I think he's reading into some of my comments a little too much

With that final comment I was trying to convey that reefing is generally an expensive hobby, though there are ways of setting up and maintaining budget reefs that look just as great. I didnt make any conjecture on the costs of maintaining a viv/paludarium



The main point of all that though was that if you _have_ to choose between the two, just choose the one that captivates and inspires you more. For me my reef tank is currently on the back burner while I dive into this hobby!


----------



## Pumilo (Sep 4, 2010)

mmcguffi said:


> lol Im not sure what pumilo is talking about; I wasnt trying to start an argument... at all
> 
> I think he's reading into some of my comments a little too much
> 
> ...


Sorry, then, I probably did read too much into it. Wouldn't be the first time.


----------



## thedude (Nov 28, 2007)

mmcguffi said:


> lol Im not sure what pumilo is talking about; I wasnt trying to start an argument... at all
> 
> I think he's reading into some of my comments a little too much


I think he was replying to what you said in a perfectly fine manner, and your reading into his comments a bit too much.

When you say "That is entirely opinion" in that sense, as well as the way you replied in other ways, it can come off differently than how you are meaning it. Doug said he did reefing for 10+ years and I'm sure has a good idea of the differences between both hobbies.


----------



## TechNerd (Jul 19, 2011)

Aaaannndd welcome to the boards!  You'll find many helpful people here as well as any information on keeping dendros and viv construction that you could possibly need. Good luck and enjoy!


TN

Sent from my SAMSUNG-SGH-I997 using Tapatalk


----------



## Kierik (Mar 16, 2012)

I am moving so there is no tank to tear down just deciding which to setup once I get to Colorado. I mostly wanted to hear from people who made the switch over. I also got the added bonus of hearing from a coloradian too! Also Plumo awesome build it has ideas floating in my head. 

Now to deal with my movers who are a no show this morning.
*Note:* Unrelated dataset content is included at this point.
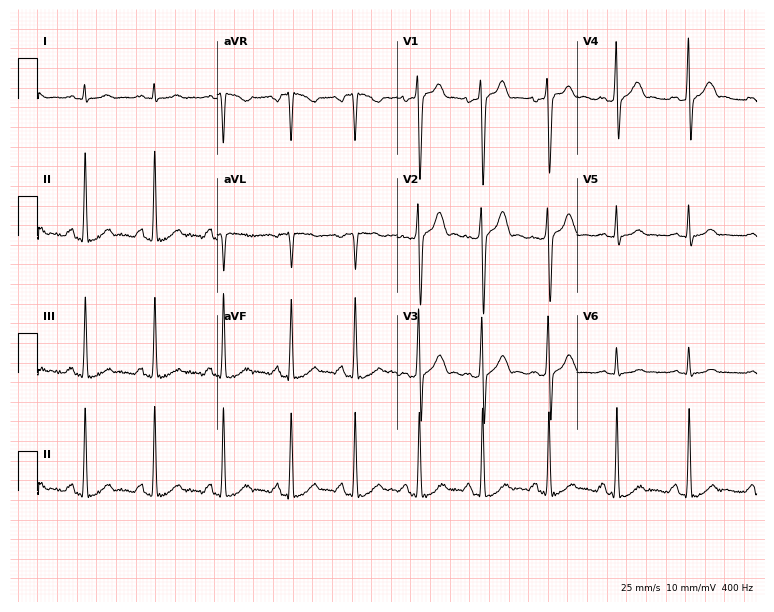
12-lead ECG (7.3-second recording at 400 Hz) from a 20-year-old male patient. Screened for six findings — first-degree AV block, right bundle branch block, left bundle branch block, sinus bradycardia, atrial fibrillation, sinus tachycardia — none is recorded. Findings outside these six are not listed.
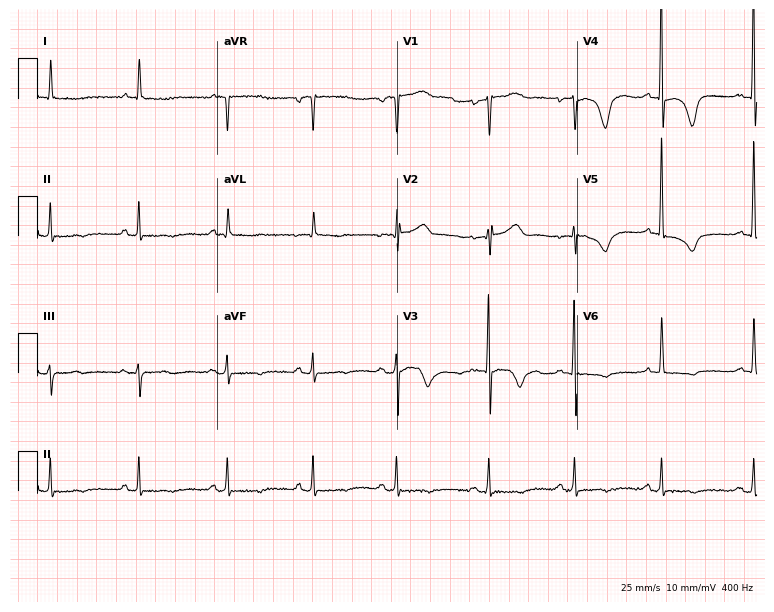
12-lead ECG from an 82-year-old female patient. Screened for six findings — first-degree AV block, right bundle branch block, left bundle branch block, sinus bradycardia, atrial fibrillation, sinus tachycardia — none is recorded. Other findings, if any, are not listed.

Sent from my DROID3 using Tapatalk


----------



## wohlerswi (Nov 20, 2011)

I am also addicted to reefing. I have a 110 gallon mixed reef, and as stated before the long term cost of reefing (buying salt, other additives, water if you dont have an RO unit, containers to store your water in, and the sheer monthly cost on the power bill not to mention the initial cost of doing it right) will far surpass your long term frog costs. I would not ever recommend getting out of reefing, I love my tank but you cant really compare the two. Sure there are a lot of parallels we can find (and thats why a lot of frog people are reef people and vise versa) between the two but why not do both? Set up your cube and cycle it and let it just sit there while you decide with way you want to go with it and work on a frog tank. When the frog tank is finished then go put some energy into the salt water. Once frogs are in the tank there isnt much else in the way of hands on involvement and your salt water tank might fill some of that void for you. Also one other thing that hasnt been mentioned. I understand coral (most coral) is easy to propagate, but fish on the other hand...If you are going to breed salt water fish, you will need a huge system to house everything. Most salt water fish have never been bred in captivity, as far as darts go, its the complete opposite. You can watch the entire life cycle in your vivarium. Then when you get babies you can trade them for more reefing stuff (helping cut your reefing expense way down) or sell them/trade them for more frogs. Also hasnt been mentioned. Frogs I have found to be more addicting then fish and coral! Good luck and let us know what you decide, Doug is a good guy with some sweet stuff. I would recommend going over there and checking out what him and frogboy have going on. They are usually up to big things, and Ive heard can be more than generous to people coming over to check things out! I wish they lived closed to me 
Will Wohlers


----------



## phender (Jan 9, 2009)

I have been into reefing since just about the begining of the hobby. (live rock from Florida, air driven skimmers, Normal output fluorescent lights only) I have been keeping frogs for about 3 years. Here are some differences I see.

1. If you want another coral(and you always do), you buy it and put it in your tank. If you want a new frog(and you always will) you have set up another tank.

2. While the electric bill for a reef tank is much more than a frog vivarium, you are likely only going to have one reef tank(maybe two or three), but you will have 3-100 frog tanks. The electricity for lighting 6 or 7 frogs vivs easily equals one reef.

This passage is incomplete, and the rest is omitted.